De binding propgroup wordt alleen gebruikt met constante eigenschapsgroepen, geen eigenschapsgroepen voor invoer.

Geheime eigenschappen

Als u verwacht dat u een geheime eigenschap aan een eigenschapsgroep gaat toevoegen, maakt u de geheime eigenschap voordat u doorgaat. Zie Geheime Automation Assembler-eigenschappen.

De constante eigenschapsgroep maken

  1. Ga naar Ontwerp > Eigenschapsgroepen en klik op Nieuwe eigenschapsgroep.
  2. Selecteer Constante waarden.
  3. Geef een naam en beschrijving op voor de nieuwe eigenschapsgroep.
    Naam Eigenschapsgroepsnamen moeten uniek zijn binnen een bepaalde organisatie. Alleen letters, cijfers en onderstrepingstekens zijn toegestaan.
    Schermnaam Laat het veld leeg. Er wordt geen kop weergegeven op het aanvraagformulier.
    Beschrijving Leg uit waarvoor deze set constanten is bedoeld.
    Scope

    Bepaal of een beheerder de eigenschapsgroep mag delen met de hele organisatie. Anders krijgt slechts één project toegang tot de eigenschapsgroep.

    Hoewel u altijd eigenschappen in de groep kunt toevoegen of aanpassen, is het bereik permanent en kan het later niet worden gewijzigd.
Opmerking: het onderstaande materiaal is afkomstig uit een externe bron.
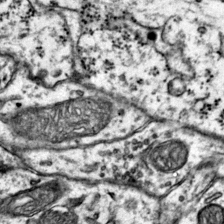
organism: Mouse
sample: Primary visual cortex
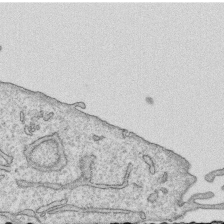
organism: Human
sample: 1205lu cells
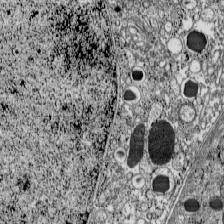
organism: C57BL Mouse
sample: Pancreatic islet
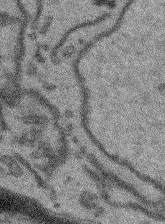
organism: Arabidopsis thaliana
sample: Root tip
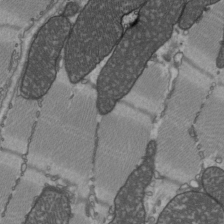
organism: C57BL Mouse
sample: Heart
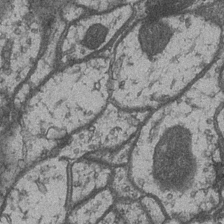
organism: Drosophila
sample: Optic medulla
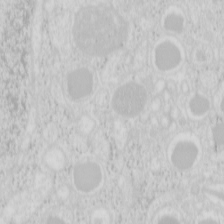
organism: Mouse
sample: Pancreas
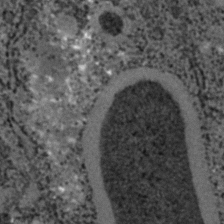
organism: C. elegans
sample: C. elegans embryo
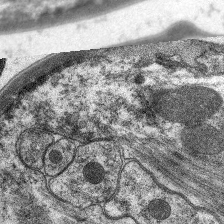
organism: C. elegans
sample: Pharynx
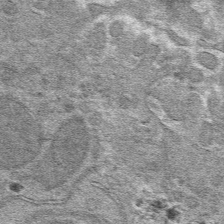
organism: Mouse
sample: Mouse hepatocytes
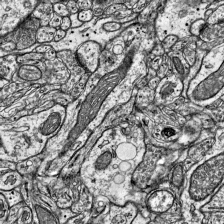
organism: Mouse
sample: Visual Cortex
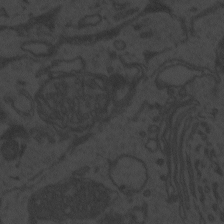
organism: Zebrafish
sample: Macrophage infected with Toxoplasma gondii
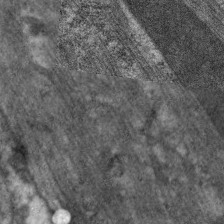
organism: C. elegans
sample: Pharynx
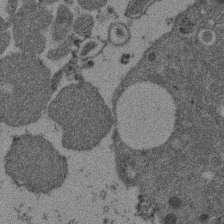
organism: Mouse
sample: Dividing mouse embryo 1 cell stage
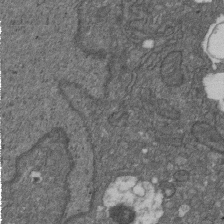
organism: Drosophila
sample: Nephrocyte
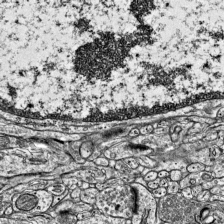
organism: Mouse
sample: Visual Cortex
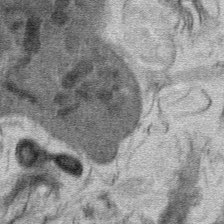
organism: Mouse
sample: Mouse hepatocytes
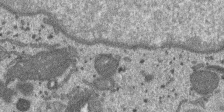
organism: Human
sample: Lung epithelial cells infected with SARS-CoV-2
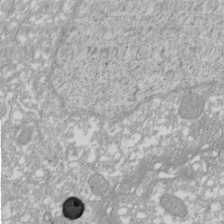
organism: Xenopus
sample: Cilia; centrioles in frog embryo cells
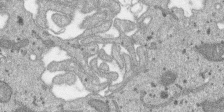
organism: Human
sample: Lung epithelial cells infected with SARS-CoV-2
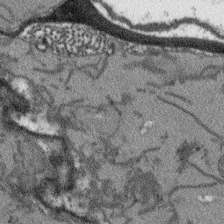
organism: Arabidopsis thaliana
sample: Root tip
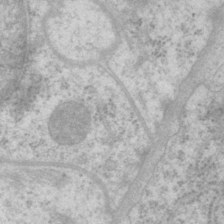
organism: P. pacificus
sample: Pharynx
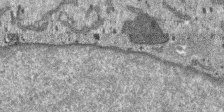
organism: Human
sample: Lung epithelial cells infected with SARS-CoV-2
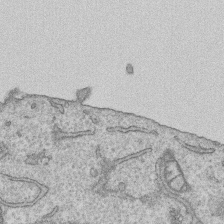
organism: Human
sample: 1205lu cells
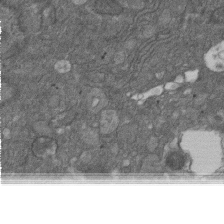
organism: Drosophila
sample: Nephrocyte
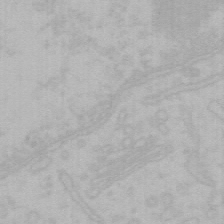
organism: Mouse
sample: Choroid plexus
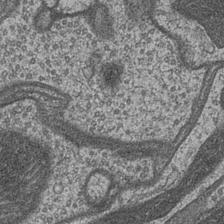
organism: Drosophila
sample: Optic medulla
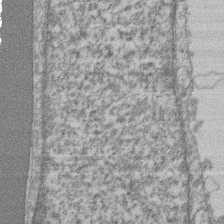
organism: Mouse
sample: T cell stromal cell synapse
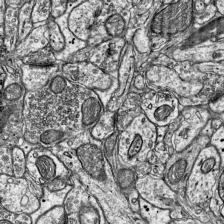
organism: Mouse
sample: Visual Cortex
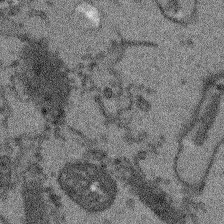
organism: Arabidopsis thaliana
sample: Root tip
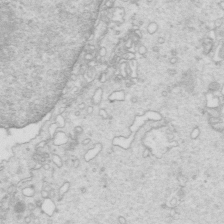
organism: Mouse
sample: Multiciliated cells
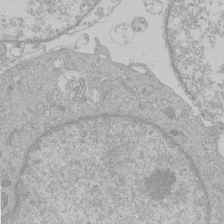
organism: Human
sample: Macrophage cells
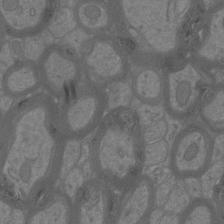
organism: Mouse
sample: Cortical neurons
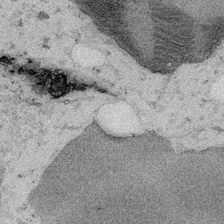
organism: Embia sp.
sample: Silk gland
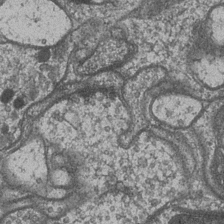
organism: Drosophila
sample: Optic medulla
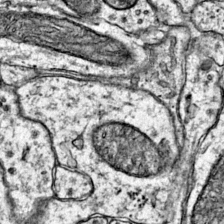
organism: Mouse
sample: Primary visual cortex
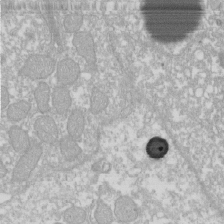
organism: Xenopus
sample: Cilia; centrioles in frog embryo cells
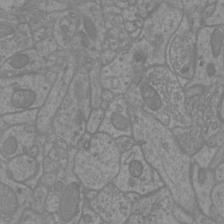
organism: Mouse
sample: Cortical neurons
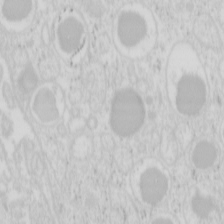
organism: Mouse
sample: Pancreas
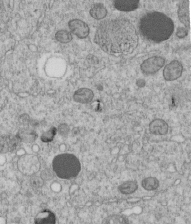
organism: C. elegans
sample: C. elegans embryo early stage
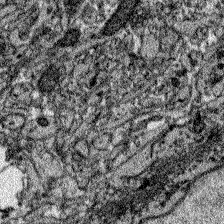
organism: Zebrafish
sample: Larval olfactory bulb
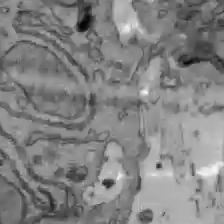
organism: C57BL Mouse
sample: Liver
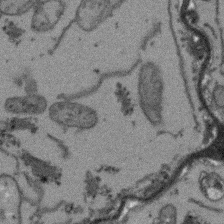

    Geheimen—Als u verwacht dat u een geheime eigenschap gaat toevoegen aan de eigenschapsgroep, moet u één projectbereik gebruiken. Geheime eigenschappen worden alleen op projectniveau opgeslagen.

    Project Wanneer het bereik uitsluitend dit project is, krijgt dit project toegang tot de eigenschapsgroep.
  4. Als u een constante eigenschap wilt toevoegen aan de groep, klikt u op Nieuwe eigenschap.
  5. Voer een naam in die als sleutel fungeert, evenals een beschrijving.
  6. Selecteer een eigenschapstype.
  7. Voer de gewenste constante waarde in en klik op Maken.
    • Voor de typen tekenreeks, geheel getal en getal wordt directe invoer gebruikt.
    • Voor een geheime tekenreekswaarde selecteert u uit de lijst met geheime eigenschappen voor het project.
    • Het booleaanse type gebruikt een selectievakje om true aan te geven.
    • Voor het object- of arraytype vervangt u null door de gewenste tekst.
    Een constante aan een eigenschapsgroep toevoegen
  8. Voeg meer constanten aan de groep toe en klik op Opslaan wanneer u klaar bent.
    Constante eigenschappen die aan een eigenschapsgroep zijn toegevoegd

Resources van een cloudsjabloon binden aan de eigenschapsgroep

Als u constante waarden in een resource op de achtergrond wilt gebruiken, voegt u propgroup-bindingen toe onder de resource.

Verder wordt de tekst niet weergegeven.